Caloric restriction prevents inheritance of polycystic ovary syndrome through oocyte-mediated DNA methylation reprogramming.

Summary

Using IVF-ET and surrogacy to isolate the oocyte’s role, the authors show that oocytes from androgen-exposed mice transmit PCOS-like traits to F2 and F3 offspring. Caloric restriction in F1 or F2 prevents this transmission by restoring oocyte DNA methylation in insulin secretion and AMPK signaling genes; dysregulated methylation/expression (e.g., Adcy3, Gnas, Srebf1) in offspring tissues is reversed, with supportive signals from human embryonic methylomes in women with PCOS.

Key Findings

• Oocytes from androgen-exposed F1 mice transmitted PCOS-like traits to F2 and F3 via IVF-ET and surrogacy.
• Caloric restriction in F1 or F2 prevented transmission by restoring oocyte DNA methylation in insulin secretion and AMPK signaling genes.
• Aberrant DNA methylation and expression of genes such as Adcy3, Gnas, and Srebf1 in offspring tissues were reversed by maternal caloric restriction.
• Comparable benefits of caloric restriction were observed in aberrant embryonic methylomes from women with PCOS.

Clinical Implications

Although preclinical, findings support counseling women with PCOS on preconception metabolic optimization.
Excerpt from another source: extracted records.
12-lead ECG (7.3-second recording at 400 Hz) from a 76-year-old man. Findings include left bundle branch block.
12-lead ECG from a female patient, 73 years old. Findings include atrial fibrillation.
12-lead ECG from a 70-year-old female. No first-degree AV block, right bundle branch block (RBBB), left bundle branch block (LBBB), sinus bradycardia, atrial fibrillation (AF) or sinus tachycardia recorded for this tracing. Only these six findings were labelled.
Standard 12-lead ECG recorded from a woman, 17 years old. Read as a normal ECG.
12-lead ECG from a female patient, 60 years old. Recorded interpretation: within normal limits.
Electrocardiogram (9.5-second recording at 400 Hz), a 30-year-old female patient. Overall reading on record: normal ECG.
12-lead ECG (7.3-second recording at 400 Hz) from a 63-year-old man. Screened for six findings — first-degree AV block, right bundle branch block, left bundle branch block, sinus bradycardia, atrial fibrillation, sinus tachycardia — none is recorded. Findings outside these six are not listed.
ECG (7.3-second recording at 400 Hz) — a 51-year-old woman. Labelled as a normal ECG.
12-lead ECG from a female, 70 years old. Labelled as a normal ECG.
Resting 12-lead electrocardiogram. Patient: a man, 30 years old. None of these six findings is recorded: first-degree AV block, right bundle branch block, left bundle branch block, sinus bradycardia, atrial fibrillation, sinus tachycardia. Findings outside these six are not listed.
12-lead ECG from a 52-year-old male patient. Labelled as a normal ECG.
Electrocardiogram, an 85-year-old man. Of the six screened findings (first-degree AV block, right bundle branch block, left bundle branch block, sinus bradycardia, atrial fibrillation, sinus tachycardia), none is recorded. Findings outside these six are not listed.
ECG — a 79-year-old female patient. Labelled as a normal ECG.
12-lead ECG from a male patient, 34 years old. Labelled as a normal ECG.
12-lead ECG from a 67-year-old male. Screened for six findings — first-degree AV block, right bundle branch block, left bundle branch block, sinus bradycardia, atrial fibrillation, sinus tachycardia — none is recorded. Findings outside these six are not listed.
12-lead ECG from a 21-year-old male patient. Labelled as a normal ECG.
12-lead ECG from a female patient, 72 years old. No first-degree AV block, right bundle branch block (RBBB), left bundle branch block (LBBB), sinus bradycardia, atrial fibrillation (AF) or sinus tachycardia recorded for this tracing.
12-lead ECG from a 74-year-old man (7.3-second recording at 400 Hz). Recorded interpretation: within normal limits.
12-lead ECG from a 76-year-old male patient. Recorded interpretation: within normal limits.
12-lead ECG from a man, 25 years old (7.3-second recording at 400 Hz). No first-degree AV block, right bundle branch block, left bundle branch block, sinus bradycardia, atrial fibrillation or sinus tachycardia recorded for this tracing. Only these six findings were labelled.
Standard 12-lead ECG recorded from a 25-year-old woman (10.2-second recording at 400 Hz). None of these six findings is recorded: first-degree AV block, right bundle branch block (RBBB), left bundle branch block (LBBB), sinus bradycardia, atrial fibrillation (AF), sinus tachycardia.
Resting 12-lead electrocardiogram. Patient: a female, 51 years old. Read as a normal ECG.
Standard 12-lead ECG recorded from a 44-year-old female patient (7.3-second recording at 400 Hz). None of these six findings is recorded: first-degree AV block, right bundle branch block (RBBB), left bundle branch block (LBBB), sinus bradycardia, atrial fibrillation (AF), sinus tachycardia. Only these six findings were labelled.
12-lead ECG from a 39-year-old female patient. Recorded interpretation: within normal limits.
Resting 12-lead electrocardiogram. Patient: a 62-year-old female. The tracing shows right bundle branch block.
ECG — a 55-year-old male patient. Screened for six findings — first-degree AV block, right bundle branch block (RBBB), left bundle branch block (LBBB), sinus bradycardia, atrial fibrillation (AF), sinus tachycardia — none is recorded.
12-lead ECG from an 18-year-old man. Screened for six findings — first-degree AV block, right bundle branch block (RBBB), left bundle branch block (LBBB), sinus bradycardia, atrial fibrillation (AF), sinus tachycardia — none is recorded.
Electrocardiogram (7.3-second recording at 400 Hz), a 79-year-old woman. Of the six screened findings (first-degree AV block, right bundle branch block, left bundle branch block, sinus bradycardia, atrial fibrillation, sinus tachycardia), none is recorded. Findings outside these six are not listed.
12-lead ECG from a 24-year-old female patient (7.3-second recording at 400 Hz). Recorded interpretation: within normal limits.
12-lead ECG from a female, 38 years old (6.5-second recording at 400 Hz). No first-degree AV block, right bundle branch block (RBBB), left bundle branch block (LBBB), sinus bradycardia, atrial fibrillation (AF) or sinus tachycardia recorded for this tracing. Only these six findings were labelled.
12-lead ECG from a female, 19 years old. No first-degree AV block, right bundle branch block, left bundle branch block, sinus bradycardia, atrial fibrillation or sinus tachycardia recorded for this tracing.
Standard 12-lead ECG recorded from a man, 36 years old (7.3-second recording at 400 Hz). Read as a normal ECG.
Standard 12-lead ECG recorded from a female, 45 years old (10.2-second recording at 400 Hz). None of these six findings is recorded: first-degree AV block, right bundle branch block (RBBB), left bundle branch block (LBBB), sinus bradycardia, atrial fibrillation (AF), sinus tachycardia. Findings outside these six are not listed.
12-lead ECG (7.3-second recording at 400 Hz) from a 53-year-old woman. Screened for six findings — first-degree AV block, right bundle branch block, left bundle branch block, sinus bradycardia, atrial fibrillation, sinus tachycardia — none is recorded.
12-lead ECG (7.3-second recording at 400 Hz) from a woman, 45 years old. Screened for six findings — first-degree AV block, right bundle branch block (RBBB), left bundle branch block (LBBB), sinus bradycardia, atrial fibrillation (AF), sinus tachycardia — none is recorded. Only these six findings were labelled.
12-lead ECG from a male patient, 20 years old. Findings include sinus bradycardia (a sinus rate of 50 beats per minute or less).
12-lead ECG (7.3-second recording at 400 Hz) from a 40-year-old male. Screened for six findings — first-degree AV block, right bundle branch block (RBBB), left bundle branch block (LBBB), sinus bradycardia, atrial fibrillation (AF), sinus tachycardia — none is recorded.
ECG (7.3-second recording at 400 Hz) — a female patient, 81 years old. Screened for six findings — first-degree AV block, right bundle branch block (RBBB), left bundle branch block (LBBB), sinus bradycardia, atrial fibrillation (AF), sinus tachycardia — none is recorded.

They motivate trials testing structured caloric restriction or metabolic interventions before conception to reduce intergenerational risk.

Limitations

• Preclinical mouse model limits direct clinical generalizability
• Exact sample sizes and effect sizes per comparison are not specified
• Feasibility and adherence to caloric restriction in humans require evaluation

Future Directions

Prospective human preconception trials testing structured caloric restriction or metabolic optimization on oocyte epigenome and offspring outcomes; mapping cell-type-specific methylome changes and defining minimal effective dosing/timing.